Nous avons évalué la sensibilité de la cession de l'entreprise Segault, sous l'angle de la menace éventuelle pesant sur certains des programmes que nous déployons avec la BITD. Je ne suis pas en mesure de dire s'il y a un danger majeur, mais j'ai défendu l'idée qu'il y avait un problème et qu'il était important de se saisir du sujet ; celui-ci est bien pris en compte, mais ce sont les gens spécialisés dans le domaine des armements qui peuvent répondre à la question de l'acceptabilité du risque. Dans ce processus, je n'évalue qu'une partie du risque.
Nous travaillons avec la DGSI pour améliorer la protection des laboratoires et des instituts de recherche scientifiques : nous nous répartissons les laboratoires, certains n'étant suivis que par la DRSD, d'autres relevant de la surveillance de notre direction et de la DGSI. L'action prioritaire est la sensibilisation : c'est une démarche essentielle car le monde de la recherche et la protection sont antinomiques, puisque la recherche suppose l'ouverture vers l'extérieur, l'échange et la publication quand la protection pousse à la fermeture et au mutisme.

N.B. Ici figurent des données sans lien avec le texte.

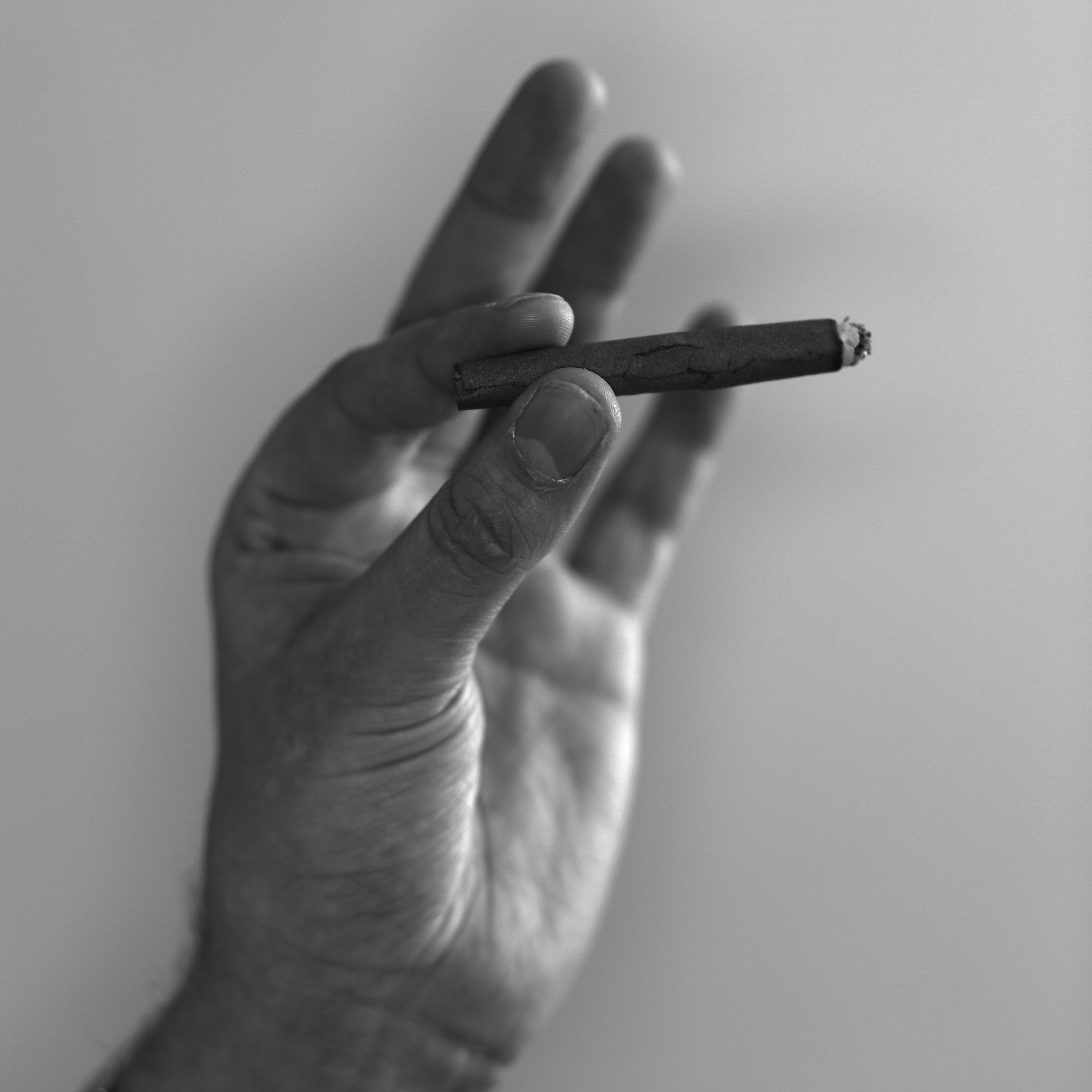 A marijuana blunt

Nous ne sommes pas là pour empêcher les publications, mais nous sensibilisons les acteurs de la recherche à l'identification de la menace et de nos vulnérabilités ; ensuite, il convient de déterminer où l'on place le curseur entre ouverture et fermeture. Ces trois dernières années, les personnes travaillant dans les laboratoires de recherche ont modifié leur appréhension du sujet car, il y a encore quelque temps, elles ne voulaient pas entendre parler de protection ; certains épisodes malheureux ont joué un rôle dans cette prise de conscience.

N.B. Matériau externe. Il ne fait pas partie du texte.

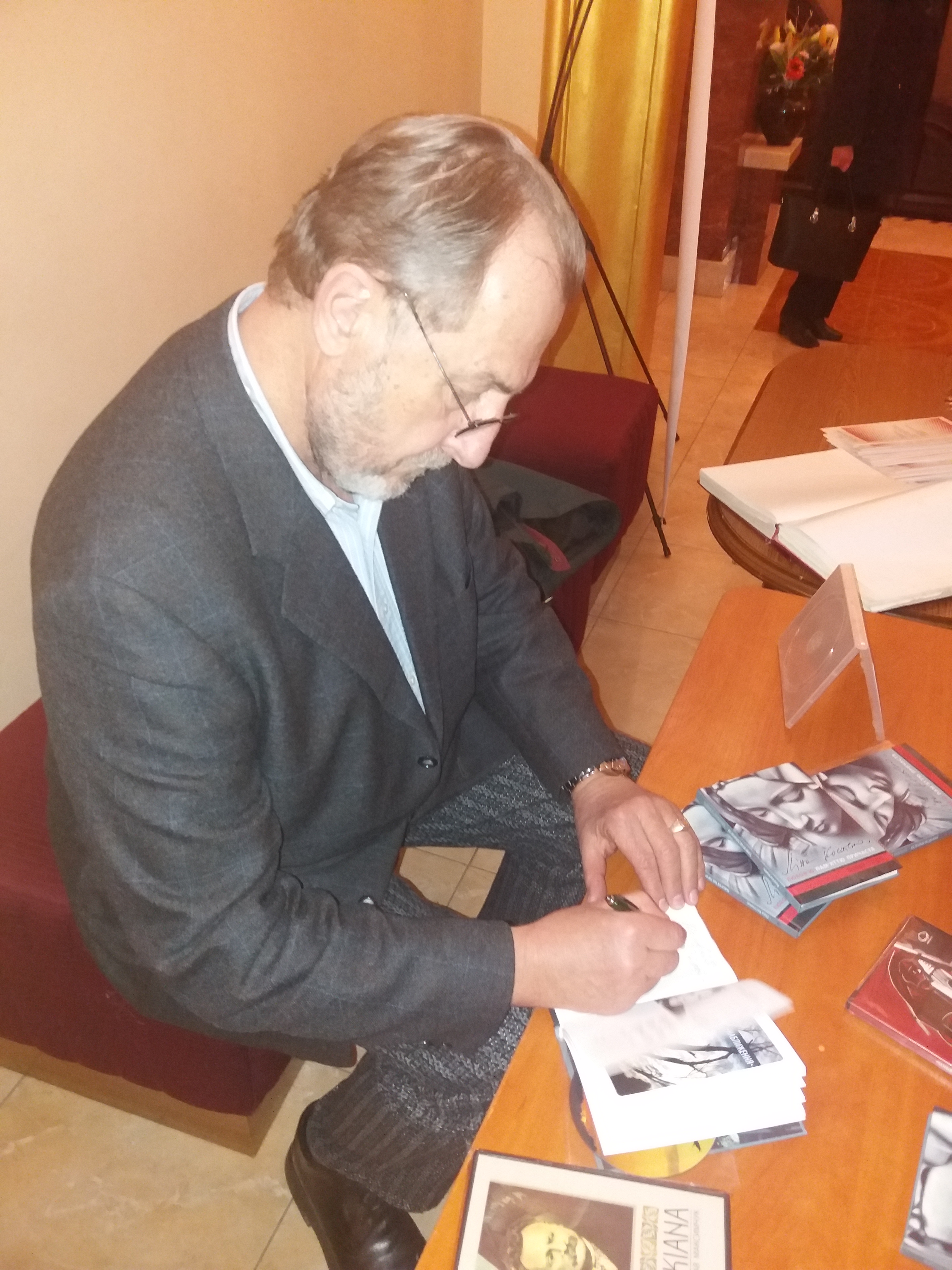 Зиновій Суходуб у Львівській обласній філармонії. 12.03.2018

D'une manière générale, nous suivons l'ensemble de la radicalisation, qui se développe malheureusement dans la société actuelle. Nous avons connu des radicalisations islamistes extrêmement rapides à cause des réseaux sociaux, et nous retrouvons actuellement ce processus pour l'ensemble des groupes radicaux, qui s'autoalimentent et développent un caractère quelque peu sectaire. Nous suivons la présence de l'ultradroite au sein des armées, mais il n'y a pas de sujet particulier ; nous prenons les mesures d'entrave, en lien avec le commandement, lorsqu'elles sont nécessaires – nous agissons de la même façon avec l'islam radical. Pour l'ultragauche, la situation est opposée puisque nous avons plutôt affaire à des gens qui pourraient viser la BITD ou les institutions de l'extérieur : là, nous travaillons de manière coordonnée avec les autres acteurs du renseignement.
J'ai des équipes qui suivent les fuites du New York Times, mais il est très difficile de se prononcer actuellement car on décèle certaines manipulations : il y a ainsi des documents-miroirs, certains donnant, par exemple, des chiffres de pertes favorables aux Ukrainiens, d'autres aux Russes. La diffusion de ces documents est parfois une simple photographie, donc il faut vérifier leur véracité : existent-ils réellement ? Certains d'entre eux sont des appréciations du partenaire américain. Nous suivons ce dossier, mais l'affaire est un peu récente pour que nous puissions nous positionner, sachant que, comme tout service de renseignement, nous sommes un peu paranoïaques et nous tentons de voir toutes les faces d'une information.
Avec la LPM actuelle, nous sommes arrivés à un plateau budgétaire, hors infrastructures, de 20 millions d'euros, donc nous sommes assez modestes. Une progression est prévue, et nous aimerions atteindre environ 30 millions d'euros en plateau à la fin de la prochaine LPM. Ces ordres de grandeur diffèrent profondément de ceux de la DGSE, mais cela a toujours été le cas et je n'en veux pas du tout au DGSE. Nous sommes un petit service.